## What you should do
From the entries that follow, reproduce exactly and only the lines from the line with "sample: T cell stromal cell synapse" to the line with "sample: synaptic ribbons", endpoints included.

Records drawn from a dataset
_ _ _ _ _ _ _
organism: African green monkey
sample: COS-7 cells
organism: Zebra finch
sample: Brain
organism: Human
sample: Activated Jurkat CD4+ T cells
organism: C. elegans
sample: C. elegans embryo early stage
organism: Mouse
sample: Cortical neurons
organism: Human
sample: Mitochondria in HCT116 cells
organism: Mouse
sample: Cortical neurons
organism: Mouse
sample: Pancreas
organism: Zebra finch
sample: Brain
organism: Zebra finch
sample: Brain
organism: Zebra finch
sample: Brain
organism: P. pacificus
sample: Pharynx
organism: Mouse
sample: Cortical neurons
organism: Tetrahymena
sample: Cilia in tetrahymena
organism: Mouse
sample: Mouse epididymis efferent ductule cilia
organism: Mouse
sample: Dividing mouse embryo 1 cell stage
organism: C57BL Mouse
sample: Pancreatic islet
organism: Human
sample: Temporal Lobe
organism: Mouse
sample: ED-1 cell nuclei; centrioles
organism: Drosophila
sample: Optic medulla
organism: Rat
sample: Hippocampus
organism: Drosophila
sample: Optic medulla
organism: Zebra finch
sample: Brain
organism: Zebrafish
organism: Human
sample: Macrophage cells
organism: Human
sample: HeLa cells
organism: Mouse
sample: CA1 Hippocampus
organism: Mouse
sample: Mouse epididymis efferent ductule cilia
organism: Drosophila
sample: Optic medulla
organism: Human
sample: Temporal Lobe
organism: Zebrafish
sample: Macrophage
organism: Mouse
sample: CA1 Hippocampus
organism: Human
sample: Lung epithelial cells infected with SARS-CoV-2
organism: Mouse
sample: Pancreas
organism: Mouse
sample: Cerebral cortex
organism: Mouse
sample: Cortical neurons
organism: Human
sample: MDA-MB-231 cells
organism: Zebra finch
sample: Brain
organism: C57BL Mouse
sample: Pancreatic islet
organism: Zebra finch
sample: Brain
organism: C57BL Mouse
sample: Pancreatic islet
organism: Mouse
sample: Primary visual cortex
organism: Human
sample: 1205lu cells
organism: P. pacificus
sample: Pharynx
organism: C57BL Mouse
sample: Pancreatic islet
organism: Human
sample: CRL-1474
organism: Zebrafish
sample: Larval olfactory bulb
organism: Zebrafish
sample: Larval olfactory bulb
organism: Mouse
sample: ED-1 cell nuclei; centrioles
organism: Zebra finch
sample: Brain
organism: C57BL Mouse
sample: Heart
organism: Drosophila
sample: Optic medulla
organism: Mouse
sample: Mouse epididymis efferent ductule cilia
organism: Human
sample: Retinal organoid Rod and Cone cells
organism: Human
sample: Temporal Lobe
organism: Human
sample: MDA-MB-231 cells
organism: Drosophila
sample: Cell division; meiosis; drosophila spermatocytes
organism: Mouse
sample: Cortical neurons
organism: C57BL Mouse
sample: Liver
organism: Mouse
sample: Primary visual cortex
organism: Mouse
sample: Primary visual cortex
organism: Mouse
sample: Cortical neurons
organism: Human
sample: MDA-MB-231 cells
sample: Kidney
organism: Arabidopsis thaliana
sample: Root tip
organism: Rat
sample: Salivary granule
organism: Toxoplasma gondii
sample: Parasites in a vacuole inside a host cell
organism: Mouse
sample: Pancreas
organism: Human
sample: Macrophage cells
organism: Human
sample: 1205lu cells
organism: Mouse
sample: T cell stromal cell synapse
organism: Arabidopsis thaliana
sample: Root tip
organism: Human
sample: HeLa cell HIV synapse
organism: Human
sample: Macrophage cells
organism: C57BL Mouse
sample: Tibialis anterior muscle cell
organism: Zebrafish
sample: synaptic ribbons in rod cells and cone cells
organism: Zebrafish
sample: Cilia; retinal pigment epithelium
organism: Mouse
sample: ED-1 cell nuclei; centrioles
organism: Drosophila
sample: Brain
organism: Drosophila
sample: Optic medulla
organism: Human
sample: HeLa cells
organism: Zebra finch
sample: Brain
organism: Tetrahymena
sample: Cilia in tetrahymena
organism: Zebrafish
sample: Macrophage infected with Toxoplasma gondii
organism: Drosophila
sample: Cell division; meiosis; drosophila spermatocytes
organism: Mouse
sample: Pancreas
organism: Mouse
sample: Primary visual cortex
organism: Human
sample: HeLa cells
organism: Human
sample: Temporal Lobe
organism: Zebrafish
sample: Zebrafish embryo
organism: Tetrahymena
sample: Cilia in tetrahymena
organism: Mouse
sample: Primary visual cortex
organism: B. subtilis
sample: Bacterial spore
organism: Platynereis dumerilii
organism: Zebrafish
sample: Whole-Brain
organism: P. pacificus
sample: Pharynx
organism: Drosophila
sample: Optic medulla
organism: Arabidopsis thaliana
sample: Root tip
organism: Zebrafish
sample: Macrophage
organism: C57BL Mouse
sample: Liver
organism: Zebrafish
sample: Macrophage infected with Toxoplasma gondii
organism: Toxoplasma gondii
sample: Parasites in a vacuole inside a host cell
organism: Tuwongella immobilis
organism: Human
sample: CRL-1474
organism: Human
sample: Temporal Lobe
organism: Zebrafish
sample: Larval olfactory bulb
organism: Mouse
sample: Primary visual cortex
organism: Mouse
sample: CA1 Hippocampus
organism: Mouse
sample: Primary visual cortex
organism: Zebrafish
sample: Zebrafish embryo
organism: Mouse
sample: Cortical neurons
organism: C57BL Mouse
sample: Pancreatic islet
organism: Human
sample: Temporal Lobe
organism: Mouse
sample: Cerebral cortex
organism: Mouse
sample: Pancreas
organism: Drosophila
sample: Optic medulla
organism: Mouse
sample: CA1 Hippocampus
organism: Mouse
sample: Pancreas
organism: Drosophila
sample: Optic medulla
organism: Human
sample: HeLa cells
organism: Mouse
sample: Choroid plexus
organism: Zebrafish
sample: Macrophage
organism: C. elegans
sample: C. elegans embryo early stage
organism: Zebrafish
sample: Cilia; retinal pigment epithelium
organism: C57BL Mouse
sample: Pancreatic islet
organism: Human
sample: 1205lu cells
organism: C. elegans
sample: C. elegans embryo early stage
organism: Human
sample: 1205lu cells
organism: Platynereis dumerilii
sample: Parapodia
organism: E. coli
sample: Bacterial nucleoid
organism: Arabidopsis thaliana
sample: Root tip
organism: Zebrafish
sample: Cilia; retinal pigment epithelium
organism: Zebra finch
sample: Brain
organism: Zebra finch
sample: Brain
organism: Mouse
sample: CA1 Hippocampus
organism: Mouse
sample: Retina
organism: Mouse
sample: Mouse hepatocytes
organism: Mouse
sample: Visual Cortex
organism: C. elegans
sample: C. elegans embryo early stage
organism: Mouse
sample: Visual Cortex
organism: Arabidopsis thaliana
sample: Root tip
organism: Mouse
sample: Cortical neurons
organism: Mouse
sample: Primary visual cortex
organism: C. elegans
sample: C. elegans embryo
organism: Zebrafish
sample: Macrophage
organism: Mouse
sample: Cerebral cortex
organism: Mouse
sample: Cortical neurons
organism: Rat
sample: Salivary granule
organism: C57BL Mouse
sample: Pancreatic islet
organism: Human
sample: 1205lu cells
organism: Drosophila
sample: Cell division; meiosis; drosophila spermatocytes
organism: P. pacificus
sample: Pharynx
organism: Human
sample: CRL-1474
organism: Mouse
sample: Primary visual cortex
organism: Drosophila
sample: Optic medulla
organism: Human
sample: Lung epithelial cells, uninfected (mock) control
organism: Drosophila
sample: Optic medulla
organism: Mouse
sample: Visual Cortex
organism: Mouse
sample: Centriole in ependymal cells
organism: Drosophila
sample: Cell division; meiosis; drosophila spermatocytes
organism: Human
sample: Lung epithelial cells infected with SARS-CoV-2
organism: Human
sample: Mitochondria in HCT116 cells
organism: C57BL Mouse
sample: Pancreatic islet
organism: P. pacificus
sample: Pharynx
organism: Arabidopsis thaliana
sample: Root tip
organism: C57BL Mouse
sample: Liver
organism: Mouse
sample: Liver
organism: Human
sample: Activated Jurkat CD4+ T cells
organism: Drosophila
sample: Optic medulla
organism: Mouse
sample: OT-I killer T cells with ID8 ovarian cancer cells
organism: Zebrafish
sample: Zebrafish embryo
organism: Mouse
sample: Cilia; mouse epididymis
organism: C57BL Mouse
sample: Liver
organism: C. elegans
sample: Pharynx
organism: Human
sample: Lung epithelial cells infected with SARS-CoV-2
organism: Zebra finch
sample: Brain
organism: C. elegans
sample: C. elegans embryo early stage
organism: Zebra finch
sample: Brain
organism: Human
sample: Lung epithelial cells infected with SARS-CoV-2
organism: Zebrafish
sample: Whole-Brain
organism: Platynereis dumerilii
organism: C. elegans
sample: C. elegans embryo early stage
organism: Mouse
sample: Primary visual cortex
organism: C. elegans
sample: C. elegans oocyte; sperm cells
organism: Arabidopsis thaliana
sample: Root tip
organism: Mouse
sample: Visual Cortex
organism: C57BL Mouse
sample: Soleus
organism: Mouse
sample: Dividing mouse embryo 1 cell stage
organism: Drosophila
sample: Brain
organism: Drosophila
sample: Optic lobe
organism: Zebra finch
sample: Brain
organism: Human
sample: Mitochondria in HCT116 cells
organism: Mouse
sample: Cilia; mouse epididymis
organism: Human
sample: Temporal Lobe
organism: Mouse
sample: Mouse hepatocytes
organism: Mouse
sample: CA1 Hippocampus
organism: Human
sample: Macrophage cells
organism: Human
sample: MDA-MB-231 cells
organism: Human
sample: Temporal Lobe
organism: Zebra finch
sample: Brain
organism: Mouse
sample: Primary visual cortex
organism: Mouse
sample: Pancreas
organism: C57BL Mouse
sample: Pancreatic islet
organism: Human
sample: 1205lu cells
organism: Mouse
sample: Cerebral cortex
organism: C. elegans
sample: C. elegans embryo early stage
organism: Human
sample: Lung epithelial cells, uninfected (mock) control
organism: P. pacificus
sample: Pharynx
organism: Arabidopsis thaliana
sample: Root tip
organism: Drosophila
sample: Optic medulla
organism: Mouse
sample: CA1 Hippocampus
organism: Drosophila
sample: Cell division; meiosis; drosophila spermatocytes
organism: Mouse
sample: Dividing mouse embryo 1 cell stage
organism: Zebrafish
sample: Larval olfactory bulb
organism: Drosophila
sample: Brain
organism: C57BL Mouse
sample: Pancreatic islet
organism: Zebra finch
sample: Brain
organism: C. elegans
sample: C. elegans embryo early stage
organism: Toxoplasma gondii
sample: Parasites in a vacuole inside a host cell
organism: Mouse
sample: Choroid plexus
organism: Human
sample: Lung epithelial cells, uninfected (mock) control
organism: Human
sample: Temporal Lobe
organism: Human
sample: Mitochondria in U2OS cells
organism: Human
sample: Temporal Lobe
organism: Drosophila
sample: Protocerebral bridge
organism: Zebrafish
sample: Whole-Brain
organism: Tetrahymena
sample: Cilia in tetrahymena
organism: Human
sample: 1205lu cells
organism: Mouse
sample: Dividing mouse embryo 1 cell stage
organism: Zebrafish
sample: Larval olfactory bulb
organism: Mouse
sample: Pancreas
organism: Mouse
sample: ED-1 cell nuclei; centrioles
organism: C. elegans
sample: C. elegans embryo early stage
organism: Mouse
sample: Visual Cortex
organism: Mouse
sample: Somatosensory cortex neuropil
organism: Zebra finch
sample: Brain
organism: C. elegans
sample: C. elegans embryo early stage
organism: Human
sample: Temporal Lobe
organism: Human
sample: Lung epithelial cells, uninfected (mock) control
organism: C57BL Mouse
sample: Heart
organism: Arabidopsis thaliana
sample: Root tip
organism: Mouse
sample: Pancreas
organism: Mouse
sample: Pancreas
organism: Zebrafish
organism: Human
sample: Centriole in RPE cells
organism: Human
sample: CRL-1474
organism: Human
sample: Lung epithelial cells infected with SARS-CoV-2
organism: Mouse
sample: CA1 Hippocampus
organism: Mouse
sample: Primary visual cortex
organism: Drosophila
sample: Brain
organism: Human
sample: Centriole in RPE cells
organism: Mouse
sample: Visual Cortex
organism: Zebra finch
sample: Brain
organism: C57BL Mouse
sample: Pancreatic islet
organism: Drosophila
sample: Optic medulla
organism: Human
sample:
_ _ _ _ _ _ _
## Answer area
sample: T cell stromal cell synapse
organism: Arabidopsis thaliana
sample: Root tip
organism: Human
sample: HeLa cell HIV synapse
organism: Human
sample: Macrophage cells
organism: C57BL Mouse
sample: Tibialis anterior muscle cell
organism: Zebrafish
sample: synaptic ribbons in rod cells and cone cells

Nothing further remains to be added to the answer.